So...decided to go with 4770 and Z87 (price was within $20....so ehh) and 32GB RAM. 4770K lacks something called TSX which I have no clue about exept that I may need it if video software gets to use TSX. Since overclocking is out, I went with 4770.

Just saw that 4771 is available. What the......

Seems only 100mHz difference but Asking is I should go with 4770 or 4771? Is 4771 replacing 4770? If so, then what the hell with only 100mHz difference???
 
Solution

It is common that CPU manufacturers Have CPU's at different clock speeds from the same family in this case it is 0.1GHz faster which amounts to 2.94% faster!
It does not make sense. WHY would Intel introduce a new processor when they have one not that different?
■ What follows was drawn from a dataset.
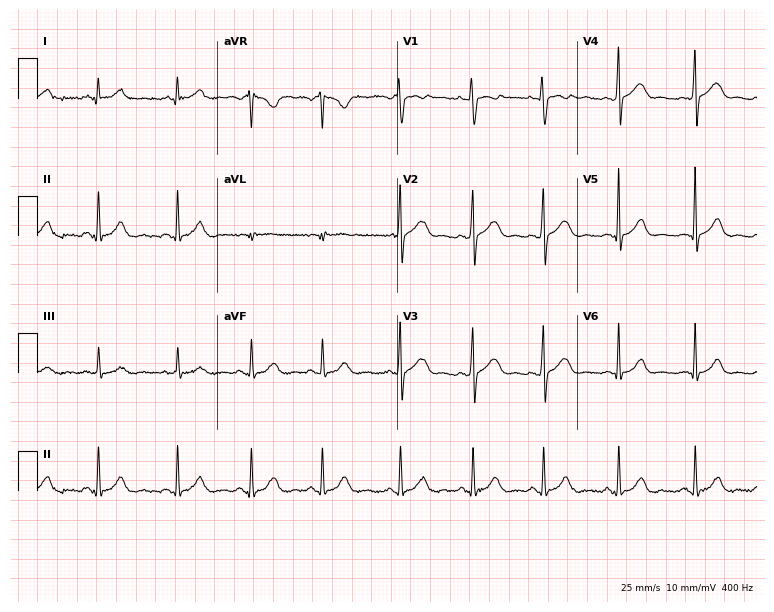
Resting 12-lead electrocardiogram (7.3-second recording at 400 Hz). Patient: a 25-year-old woman. Read as a normal ECG.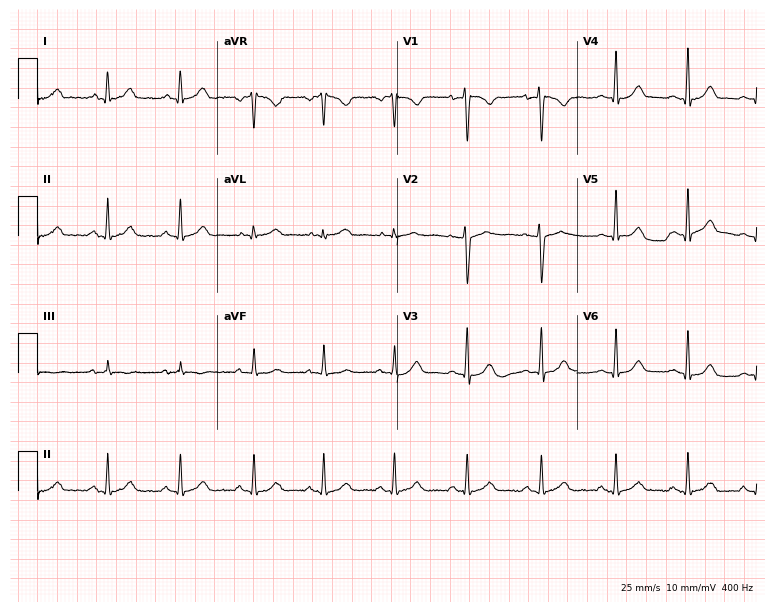
Standard 12-lead ECG recorded from a 25-year-old woman (7.3-second recording at 400 Hz). None of these six findings is recorded: first-degree AV block, right bundle branch block, left bundle branch block, sinus bradycardia, atrial fibrillation, sinus tachycardia.

Why cause issues with existing supply of 4770 unless there is something different
 
No planning overclocking but also not planning gaming and will be using the IGP of 4771. So Xeon is out. I will go with 4771 but seriously I cannot understand WHY 4771 is introduced.
Something is not right. I cannot see a company like Intel whose whole purpose is to do smaller steps to make most dough will bother with "upgrading" a 4770 chip for something so trivial
 
The e3 1245v3 has the "same" 4600 as the i7 and is $30 cheaper for 100mhz less.

Intel does these small steps very often. Just looking at refreshes, there's the 980x to 990x, 2600k to 2700k, 3960x to 3970x, etc. Even the available concurrent models are hardly any speed difference. Like the e31230 to e31240, i5 4430 to 4440, etc.
 

It is common that CPU manufacturers Have CPU's at different clock speeds from the same family in this case it is 0.1GHz faster which amounts to 2.94% faster!